=== Begin Enclosure ===

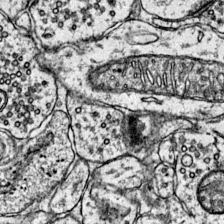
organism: Mouse
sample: Primary visual cortex
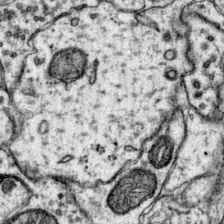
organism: Mouse
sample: Primary visual cortex
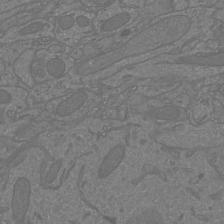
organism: Mouse
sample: Cortical neurons
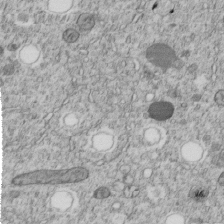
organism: C. elegans
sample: C. elegans embryo early stage
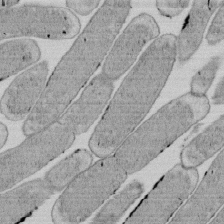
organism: E. coli
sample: Bacterial nucleoid
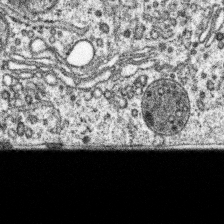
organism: Human
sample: HeLa cells
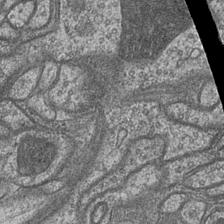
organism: Drosophila
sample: Optic medulla
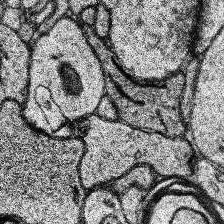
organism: Human
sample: Temporal Lobe
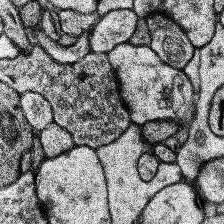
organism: Human
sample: Temporal Lobe
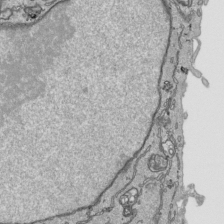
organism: Human
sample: Mitochondria in HCT116 cells
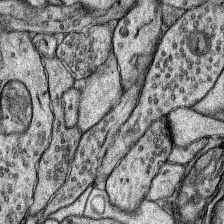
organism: Rat
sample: Hippocampus
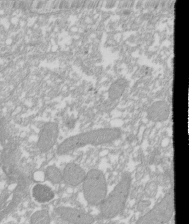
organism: Xenopus
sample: Cilia; centrioles in frog embryo cells
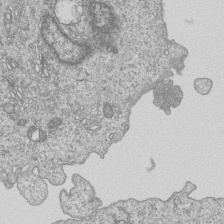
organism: Human
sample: MDA-MB-231 cells
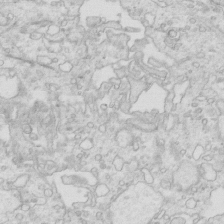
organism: Mouse
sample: Multiciliated cells
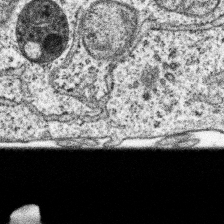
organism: Human
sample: HeLa cells
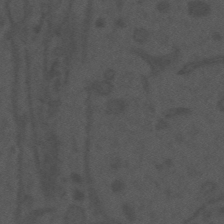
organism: Mouse
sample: Suprachiasmatic nucleus
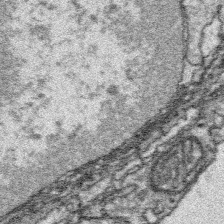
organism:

=== End Enclosure ===

## Work instructions
Write out the records once more, exactly as they stand, with no images.

## Answer to the problem
organism: Mouse
sample: Primary visual cortex
organism: Mouse
sample: Primary visual cortex
organism: Mouse
sample: Cortical neurons
organism: C. elegans
sample: C. elegans embryo early stage
organism: E. coli
sample: Bacterial nucleoid
organism: Human
sample: HeLa cells
organism: Drosophila
sample: Optic medulla
organism: Human
sample: Temporal Lobe
organism: Human
sample: Temporal Lobe
organism: Human
sample: Mitochondria in HCT116 cells
organism: Rat
sample: Hippocampus
organism: Xenopus
sample: Cilia; centrioles in frog embryo cells
organism: Human
sample: MDA-MB-231 cells
organism: Mouse
sample: Multiciliated cells
organism: Human
sample: HeLa cells
organism: Mouse
sample: Suprachiasmatic nucleus
organism:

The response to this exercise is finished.